Screenshots of the communication between the poacher and game warden.
Dating can be tough, especially when you try to impress a guy by bragging about a “bigo buck” you poached and he turns out to be a game warden. That’s what happened recently to 24-year-old Cannon Harrison, who works as a game warden for the Oklahoma Department of Wildlife Conservation.
In December, Harrison received a message from a woman in his area via the dating app, Bumble; he responded to her simple “hello” by asking her “how she was doing,” The Washington Post reports. Her response – that she killed a “bigo buck”— surprised him. While he didn’t have his profession in his profile, McIntosh County, Oklahoma is pretty rural so he thought someone was playing a joke on him.
Screenshots of the communication between the poacher and game warden.

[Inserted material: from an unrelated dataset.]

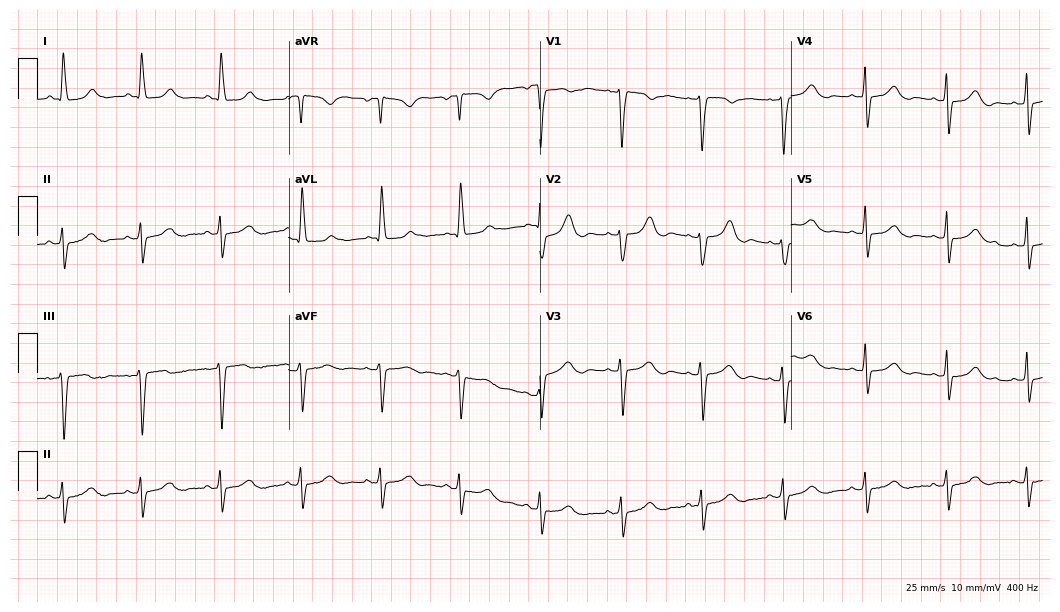
Standard 12-lead ECG recorded from a 78-year-old female (10.2-second recording at 400 Hz). None of these six findings is recorded: first-degree AV block, right bundle branch block, left bundle branch block, sinus bradycardia, atrial fibrillation, sinus tachycardia. Findings outside these six are not listed.

“Honestly, the first thing I thought was that it was someone who was messing with me because they knew who I was,” Harrison told The Washington Post. “It seemed too good to be true.”
Incredibly, that wasn’t the case and through a carefully calibrated conversation, Harrison managed to have the woman send him some photos as well as other details, including the fact that she had been spotlighting deer. Using her profile photo, he used social media to figure out the woman’s identity, Fox News reports.
Game wardens were at her door the very next day. According to Fox News, she and a companion pleaded guilty to the crime and were charged with the “improper possession of any illegally taken animal and taking game out-of-season.” She paid $2,400 in fines and managed to avoid other charges of “wanton waste of meat and spotlighting.”
Unfortunately, for Harrison, it wasn’t a love connection.
“You can’t just ignore a broken law that falls right in your lap but was kind of a bummer,” Harrison told Tulsa World. “She said it was her first deer ever, too.”